The difference steeping makes is quite evident here, 3 orders with each juice purchased 1 week apart.

Reactions: Like 3 | Informative 2


----------



## Raslin (22/9/14)

Very noticeably different. Who sells this brand BTW.


----------



## Andre (22/9/14)

Raslin said:


> Very noticeably different. Who sells this brand BTW.


Adam & Eve Co

Reactions: Funny 4


----------



## Marzuq (22/9/14)

Alex said:


> The difference steeping makes is quite evident here, 3 orders with each juice purchased 1 week apart.

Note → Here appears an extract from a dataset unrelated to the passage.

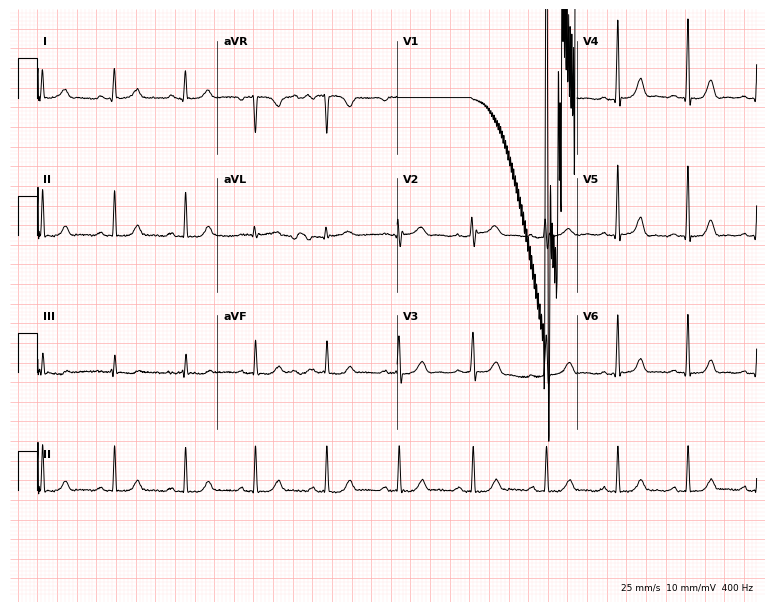
12-lead ECG from a female, 42 years old. Screened for six findings — first-degree AV block, right bundle branch block, left bundle branch block, sinus bradycardia, atrial fibrillation, sinus tachycardia — none is recorded.

That's insane. Only a week difference between each bottle. I wud never have guessed such a big change 

Sent from my SM-N9005 using Tapatalk


----------



## Alex (22/9/14)

Marzuq said:


> That's insane. Only a week difference between each bottle. I wud never have guessed such a big change
> 
> Sent from my SM-N9005 using Tapatalk


 
Could also be an effective way of marketing your juice on Reddit

Reactions: Agree 1


----------



## Marzuq (22/9/14)

Alex said:


> Could also be an effective way of marketing your juice on Reddit



Lol indeed 

Sent from my SM-N9005 using Tapatalk


----------



## DoubleD (23/9/14)

Would be interesting to know what the difference is when vaped.


----------



## Yiannaki (23/9/14)

That is a major change in colour over such a short period!

I wonder if any of those speedy steep methods were used?


----------